**PROVIDED MATERIAL**
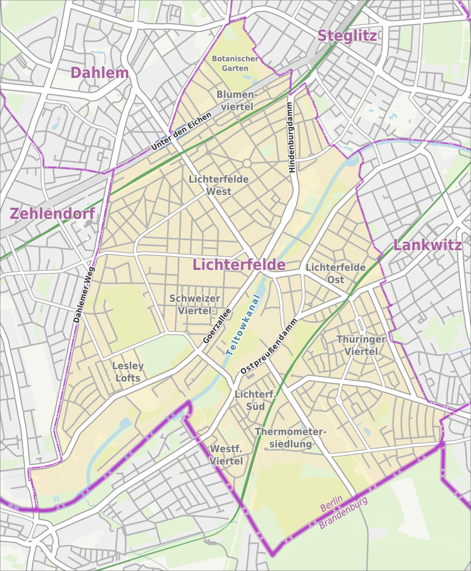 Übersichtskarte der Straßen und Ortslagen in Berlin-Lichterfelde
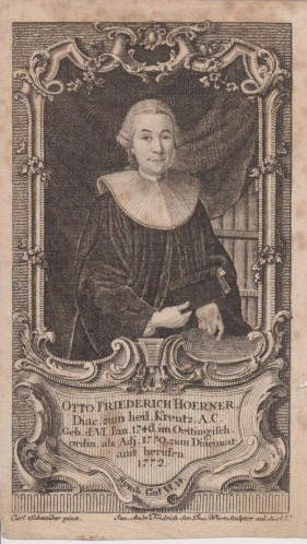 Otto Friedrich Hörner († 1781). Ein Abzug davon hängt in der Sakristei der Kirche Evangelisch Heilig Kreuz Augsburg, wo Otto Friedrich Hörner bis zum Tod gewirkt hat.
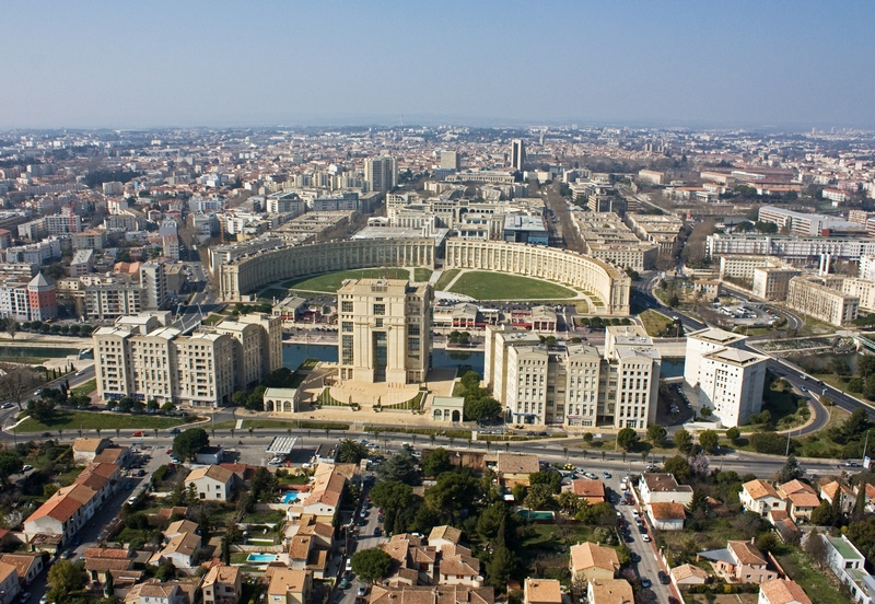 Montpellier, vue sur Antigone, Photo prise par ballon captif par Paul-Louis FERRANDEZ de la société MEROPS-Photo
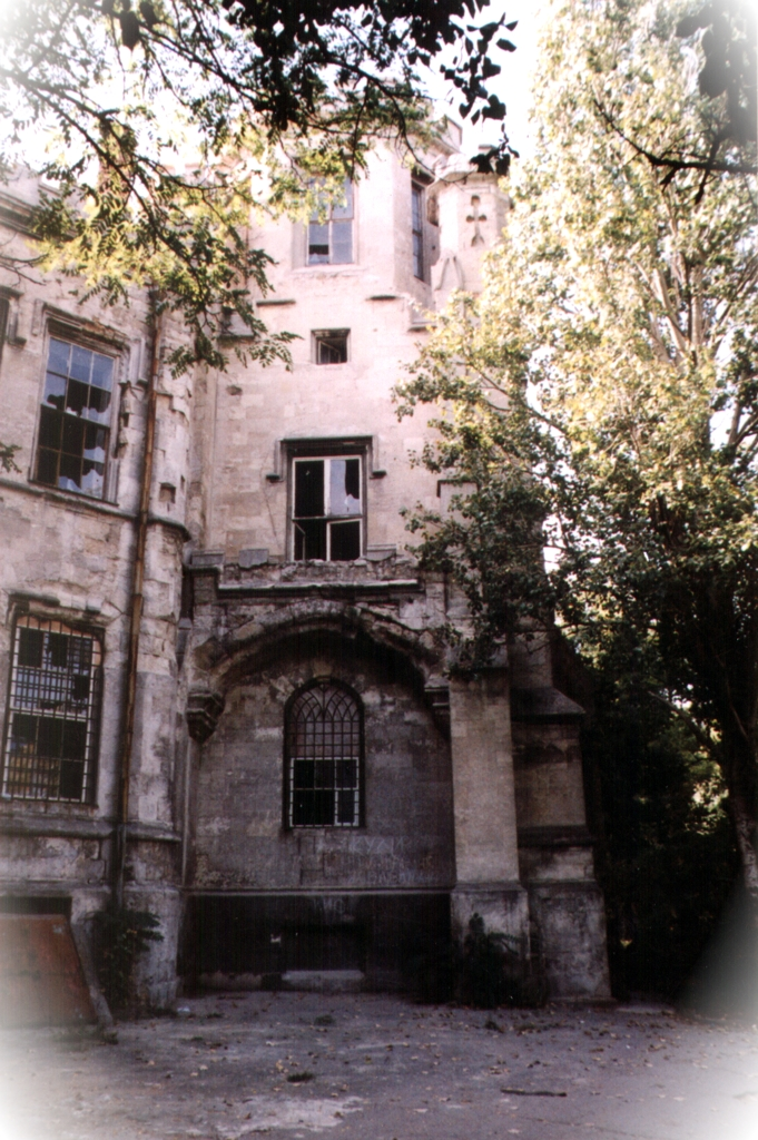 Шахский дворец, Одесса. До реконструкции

**EXERCISE DESCRIPTION**
Set down word for word each line from the one containing "Otto Friedrich Hörner (†" through the end of the material, and keep the pictures out of it.

**SOLUTION TO THE EXERCISE**
 Otto Friedrich Hörner († 1781). Ein Abzug davon hängt in der Sakristei der Kirche Evangelisch Heilig Kreuz Augsburg, wo Otto Friedrich Hörner bis zum Tod gewirkt hat.
 Montpellier, vue sur Antigone, Photo prise par ballon captif par Paul-Louis FERRANDEZ de la société MEROPS-Photo
 Шахский дворец, Одесса. До реконструкции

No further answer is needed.